AlertBoot Endpoint Security

AlertBoot offers a cloud-based full disk encryption and mobile device security service for companies of any size who want a scalable and easy-to-deploy solution. Centrally managed through a web based console, AlertBoot offers mobile device management, mobile antivirus, remote wipe & lock, device auditing, USB drive and hard disk encryption managed services.

October 2011 - Posts

  • Data Breach Costs: The Ongoing Hannaford Breach Saga

    The Hannaford Brothers data breach saga chugs along: The US Circuit Court of Appeals in Boston has deemed that plaintiffs can recover for claims of identity theft insurance and replacement card fees.

    Previous posts regarding Hannaford can be found here and here.

    If you'll recall, in 2008 the supermarket chain Hannaford Brothers made a splash in the news when they admitted that over 4 million credit and debit card numbers were stolen.  This was later tied to the TJX hacking incident, both incidents being tied to the same hacker.  In both cases, not using proper encryption in the companies' wireless network allowed the hackers in.

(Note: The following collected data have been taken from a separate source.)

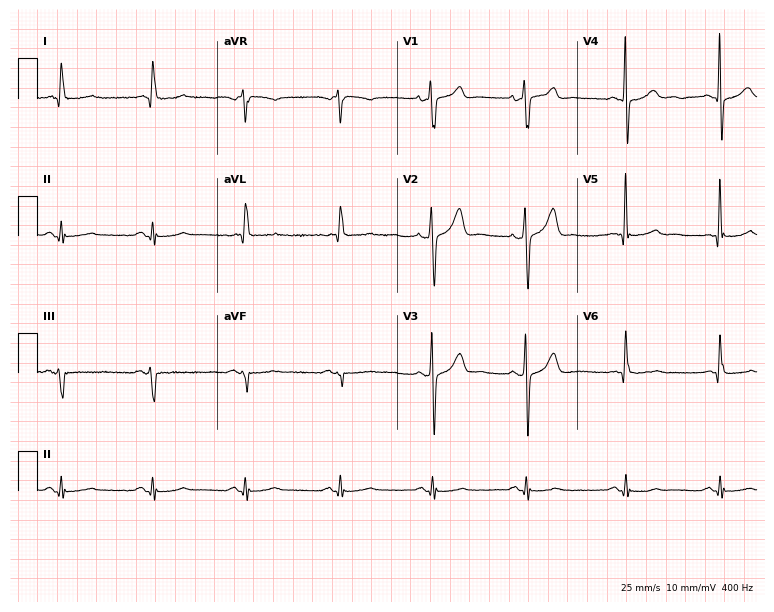
Resting 12-lead electrocardiogram. Patient: a 60-year-old man. Read as a normal ECG.
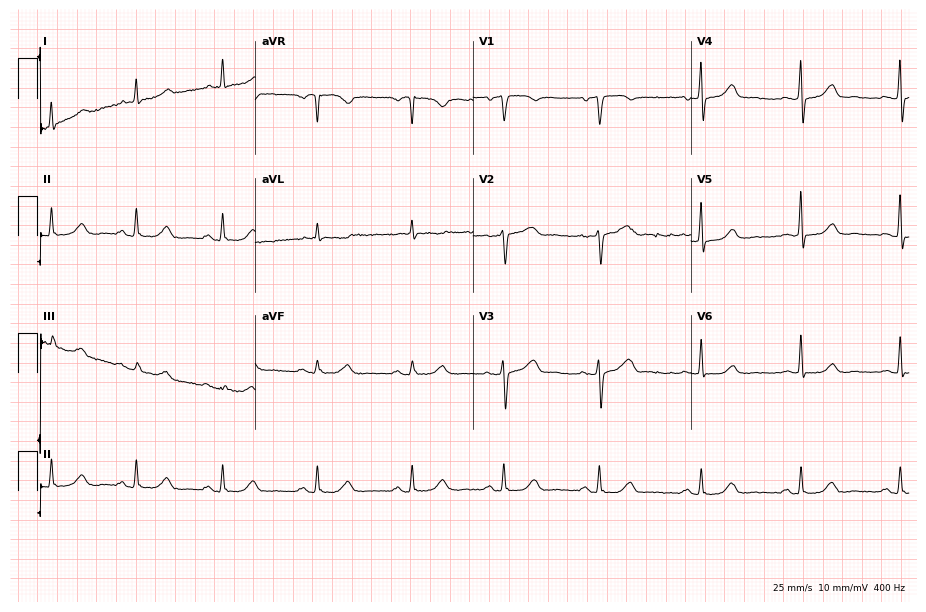
ECG (8.9-second recording at 400 Hz) — a 64-year-old female. Screened for six findings — first-degree AV block, right bundle branch block, left bundle branch block, sinus bradycardia, atrial fibrillation, sinus tachycardia — none is recorded.
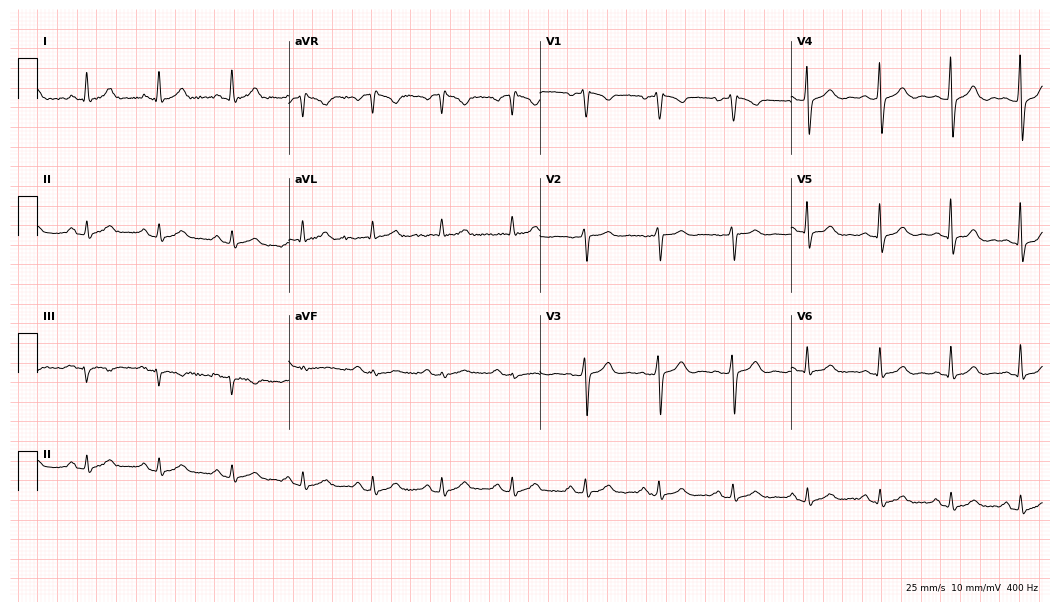
Electrocardiogram (10.2-second recording at 400 Hz), a 47-year-old female patient. Overall reading on record: normal ECG.
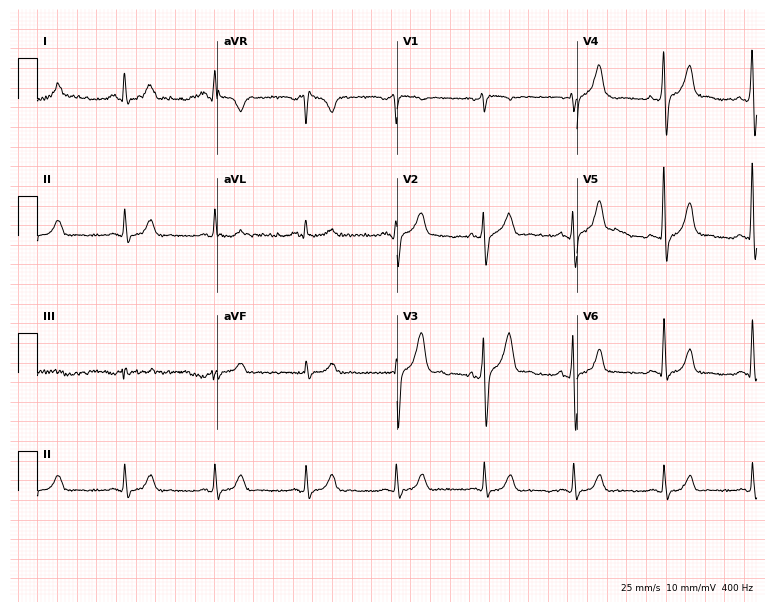
Standard 12-lead ECG recorded from a 56-year-old woman. Read as a normal ECG.
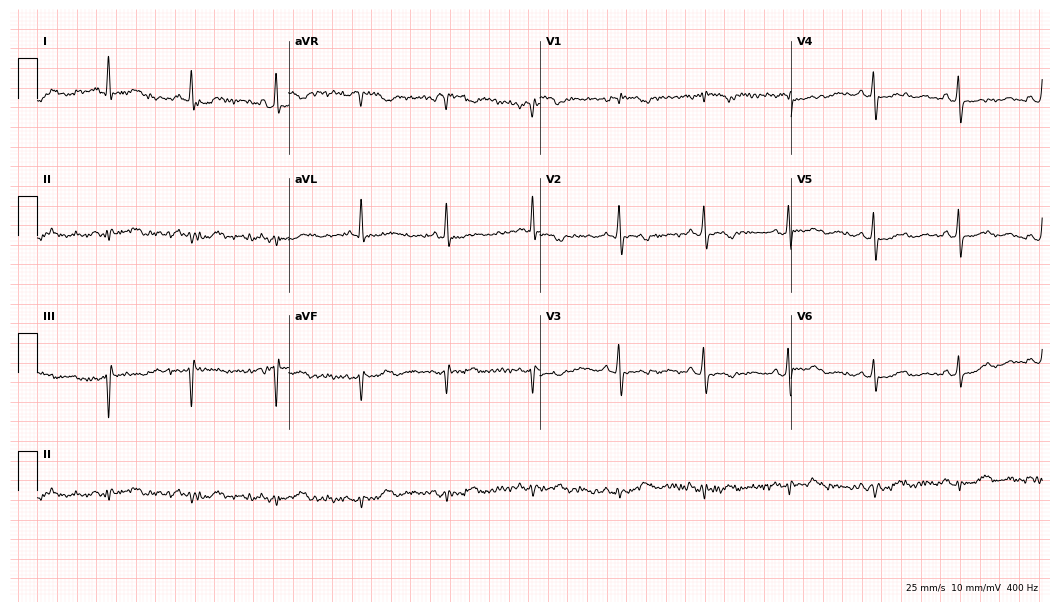
Resting 12-lead electrocardiogram (10.2-second recording at 400 Hz). Patient: a male, 70 years old. None of these six findings is recorded: first-degree AV block, right bundle branch block (RBBB), left bundle branch block (LBBB), sinus bradycardia, atrial fibrillation (AF), sinus tachycardia.

    One thing to note about the Hannaford case is that only credit card numbers were stolen.  As such, in most (if not all) states, the incident is not classified as a data breach: other information, such as a last name, would be required for the data theft to become a data breach under the law -- or, at least, to become a notifiable data breach..

    Watershed Mark?

    While I'm not a legal expert by any means, I've found out over the years that lawsuits brought forth by the victims of data breaches are invariably tossed out because there are no grounds for the lawsuits:

    • The fear of being victimized in the future is not grounds for winning cases.  Courts deal with damages that have happened, not damages that will happen (or might happen).
    • Fraudulent charges are made whole by the credit card companies, so there are no damages.
    • Lost time dealing with fixing one's credit statement are not "recoverable."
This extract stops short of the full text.